During the inspection, it feels like everything goes smoothly. Maybe some details of its plans are extra-intriguing, and pondering them causes you to reconsider your very standards for judging plans, and uncover new hidden depths to how hard you’re willing to approve of things.[6] Or maybe its plans frame the world to flatter your politics, and lead you to the conclusion that if you don’t approve of the AI you’re letting the other side win. Or maybe some intermediate point of changing your mind and exploiting your biases.

Then it’s unleashed on the world, and you get negative utilitarian utopia, or a boot stamping on the face of the hated outgroup forever, or entities that rate as “happy” according to a mistaken model of cognition, or some similarly silly thing that you don’t actually want.

VI

This post has been, in some sense, too should-universe. It assumes that people are trying to use the AI to transform the world to suit their values. But lots of real people wouldn’t actually do that. Given honest AI, many people would just try to use it to modestly improve their own lives without doing anything too dangerous. And other people would recklessly use it in transformative ways without even the token attempt to leverage honesty into safety.[7]

This post has also been a strawman. No faction in AI safety has a master plan of “Solve deception and then, lacking other ideas about how to get the AI to generate good plans, just start optimizing for human approval.”
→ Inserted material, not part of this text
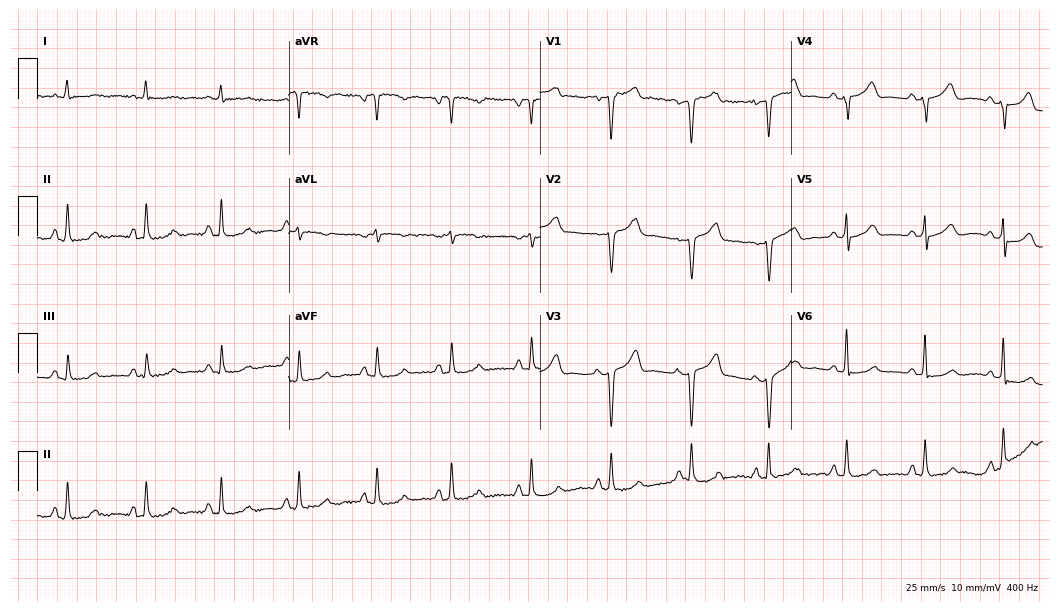
12-lead ECG from a 56-year-old female patient. No first-degree AV block, right bundle branch block, left bundle branch block, sinus bradycardia, atrial fibrillation or sinus tachycardia recorded for this tracing.
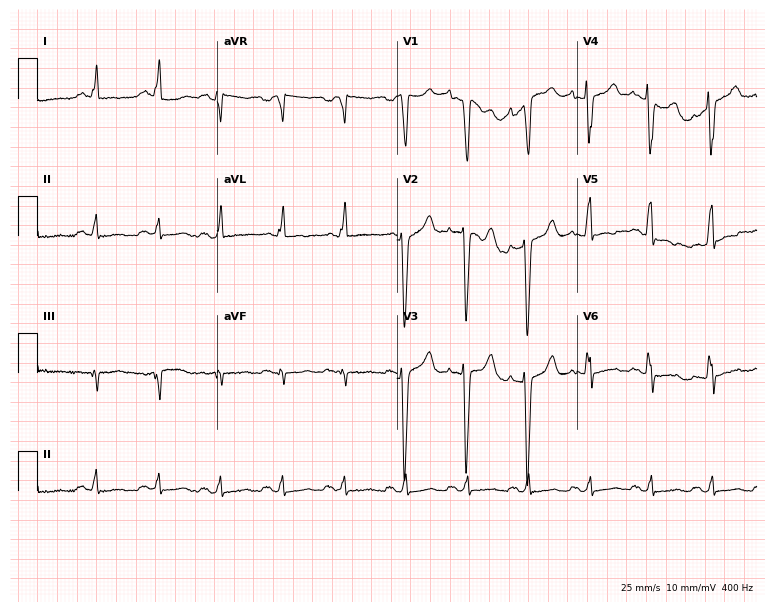
Standard 12-lead ECG recorded from a 43-year-old male patient (7.3-second recording at 400 Hz). None of these six findings is recorded: first-degree AV block, right bundle branch block (RBBB), left bundle branch block (LBBB), sinus bradycardia, atrial fibrillation (AF), sinus tachycardia. Findings outside these six are not listed.

But I still think there’s too much faith, in many corners, in human oversight. In plans like building an AI that is very plausibly dangerous, but auditing it before deployment. In the feeling that as long as humans stay in control, it will be okay. This is not necessarily true (or perhaps not necessarily possible), so long as some selection pressure on human approval is sneaking into the AI. It’s not true even if we suppose that we’ve solved deception.

Don’t jam optimization pressure at a problem first and think second.

We still have to solve the alignment problem.

A lot of this post was written at MAIA. Thanks MAIA!

  1. ^

    A practical picture of “what control looks like” is necessary because the notion of “control in general” gets very fuzzy when dealing with an intelligent AI that predicts your reactions as it makes plans.

  2. ^

    There’s a heavy overlap with the Eliciting Latent Knowledge research program here. It might be possible to “solve deception” so broadly that you also let humans give good feedback about the generalization behavior of AIs, which basically requires tackling the whole alignment problem under the banner of “deception.”

  3. ^

    Still bad. Midas starved because his food turned to gold, after all (in some versions).

  4. ^

    Asking a really big language model what “goodness” is doesn’t really sidestep the problem—it won’t work if it’s just predicting human text because humans in the dataset tend to write nonsense, nor will it work if it’s just predicting human-approved text. It might work if you had some cleverer-than-SOTA way to leverage data about humans to elicit abstractions from the model.

    I may be too harsh when I say “humans in the dataset tend to write nonsense”—plausibly you can get human-level good behavior with near-future training and prompting, and human level is enough to do quite a lot. But I’m mostly focusing here on superintelligent AI, which will need to safely generalize beyond human-level good behavior.

  5. ^

    Real life isn’t either/​or; the degree of information leakage about the evaluation procedure into the optimization process can lie on a spectrum, ranging from “we trained directly on the evaluation procedure” to “what kind of evaluations we would do was implicit in the training data in a way that influenced the generalization behavior.” We likely have to accept some degree of the latter.

  6. ^

    Why yes, this is a lot like Stuart Armstrong’s Siren Worlds.

  7. ^

    I guess technically that would be a way to solve deception and still fail.